GONZALES – The City Council Tuesday night, Oct. 1, approved a $44,000 contract with Mid-Continent Restoration Co., Inc., for the first cleaning of the exterior of the Gonzales Memorial Museum since it was built in the 1930s. The action still needs approval of the Texas Historical Commission.

JoAnn Leifeste spoke before the action at the regular City Council meeting, reading the names of those 18 men who participated in the Battle of Gonzales, the first skirmish in the war of independence from Mexico.

She listed the 18 Gonzales men to first meet advancing Mexican troops who had come to return the small cannon Mexico had first loaned the town on Oct. 2, 1835, many of whom later died in the Alamo. She also named the 32 Texas Rangers who went to the Alamo to fight off Mexican President Antonio Lopez de Santa Anna and his troops the next March. All of them were killed.

The six-pound cannon fired the first shot of the revolution, creating the “Come and Take It” theme being celebrated this weekend in Gonzales.

Leifeste urged the council to honor the 50 men in the two incidents and others who contributed to the city.

“For 76 years, it’s never been cleaned,” she said. “The city has spent $100,000 to get people to come to Gonzales. Don’t let them see a dirty museum.

“You’ve got the money and Mid-Continent is just down the street,” she said. “You may never get this opportunity again.”

She urged the council not to let the 50 heroes down, urging it to commit to cleaning every 10 years.

Museum Director Marlaina Habman told the Inquirer the cleaning will not bring the exterior to the original cream color but will come much closer. Much of the surface is stained from rain and other elements over the many years.

Leifeste said she gives God credit for pulling all of the things together that led to the museum being cleaned when it hasn’t been cleaned since it was dedicated in 1937. Councilman Tommy Schurig “proudly” moved approval of the contract to Mid-Continent, and council agreed it should be cleaned every six or seven years, not waiting 10 years for the next one. The motion carried unanimously.
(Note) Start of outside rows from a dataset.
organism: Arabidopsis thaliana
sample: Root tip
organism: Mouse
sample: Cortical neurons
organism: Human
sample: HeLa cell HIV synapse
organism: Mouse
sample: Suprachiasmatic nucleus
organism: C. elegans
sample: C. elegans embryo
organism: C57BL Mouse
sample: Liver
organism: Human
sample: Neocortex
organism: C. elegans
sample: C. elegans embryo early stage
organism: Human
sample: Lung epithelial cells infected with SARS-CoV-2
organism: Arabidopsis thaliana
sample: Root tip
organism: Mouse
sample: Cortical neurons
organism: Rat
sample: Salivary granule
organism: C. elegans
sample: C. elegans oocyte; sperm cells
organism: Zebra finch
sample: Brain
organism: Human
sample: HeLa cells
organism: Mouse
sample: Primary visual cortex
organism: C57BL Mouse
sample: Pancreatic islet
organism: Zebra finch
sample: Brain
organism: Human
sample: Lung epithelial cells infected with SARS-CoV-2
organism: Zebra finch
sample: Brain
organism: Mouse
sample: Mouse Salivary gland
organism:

City Manager Allen Barnes noted there is $25,000 in the museum budget and $35,000 in the tourism budget. He said the council likes to have multiple quotes but it was low bidder on a job at the Methodist church and the crews are in town and won’t have to charge mobilization costs.
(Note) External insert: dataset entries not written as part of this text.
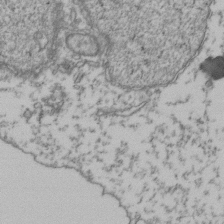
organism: Human
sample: Activated Jurkat CD4+ T cells
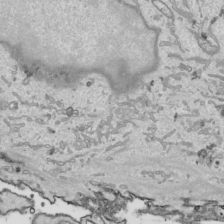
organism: Human
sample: Mitochondria in HCT116 cells
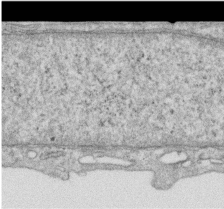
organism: Human
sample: Centriole in RPE cells
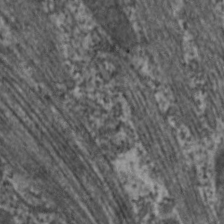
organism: C. elegans
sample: Pharynx
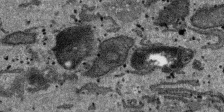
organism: Human
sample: Lung epithelial cells, uninfected (mock) control
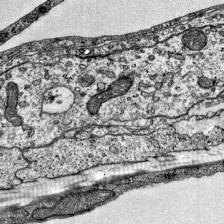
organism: Mouse
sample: Visual Cortex
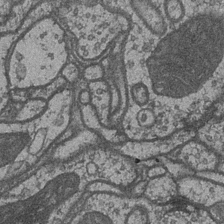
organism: Drosophila
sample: Optic medulla
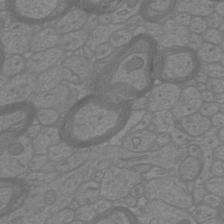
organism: Mouse
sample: Cortical neurons
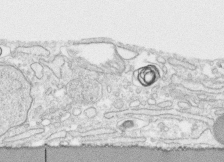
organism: Human
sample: CRL-1474
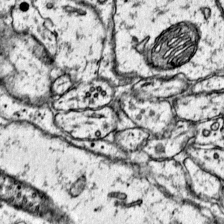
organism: Mouse
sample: Primary visual cortex
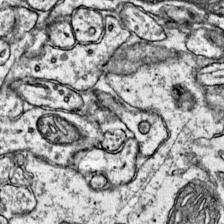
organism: Mouse
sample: Primary visual cortex
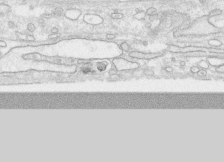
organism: Human
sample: CRL-1474
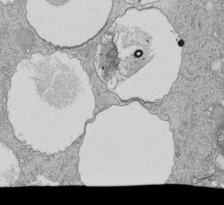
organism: Tetrahymena
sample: Cilia in tetrahymena
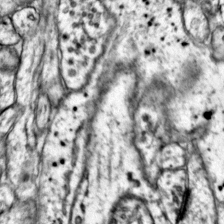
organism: Mouse
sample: Primary visual cortex
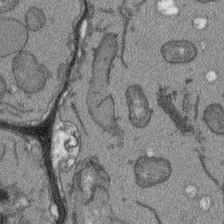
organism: Arabidopsis thaliana
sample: Root tip
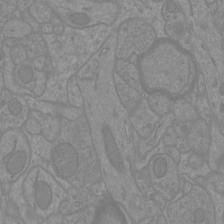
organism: Mouse
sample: Cortical neurons

Barnes said he thought earlier it would take $200,000 to $300,000 to do the work.

“You could have knocked me over with a feather,” he said. Barnes said some flat concrete work also is needed at the museum and that should be accomplished before the cleaning. The budget shows a “huge” revenue increase in Hotel Occupancy Tax of some $160,000 over what was expected and, with the flat work, $66,000 to 68,000 for both would be “money well spent on the museum.”

He said architect Tim Gescheidle, who was present at a meeting where the issue was discussed, commented he saw MC workers “brushing” an item and they were doing it correctly. There is a right way and a wrong way to clean historical artifacts, he said.

Barnes said they clearly know what they are doing.

Leifeste also urged approval of a contract to seek Texas Department of Agriculture funding for downtown street and sidewalk repair, noting that some sidewalks in the area are not compliant with the Americas for Disabilities Act for wheelchair access.

The resolution declares that “improvements of the blighted conditions found to exist within the Main Street Target Area” comply with the national program objectives of the Texas Capital Fund Main Street Program.

The specific work to be funded in this case is drainage, curb and gutter, sidewalk and ADA accessibility at St. Joseph and St. Francis Streets.

In a related action, council agreed to spend up to $650,000 from the Capital Improvements fund for resurfacing of St. Vincent, St. Paul, St. Andrew and Church Streets.

Lone Star Paving got a $427,235 contract for overlays on St. Vincent and Church Streets and H&C Construction got a $197,765 contract for St. Paul and St. Andrew. There is an additional $25,000 in that budget for engineering services.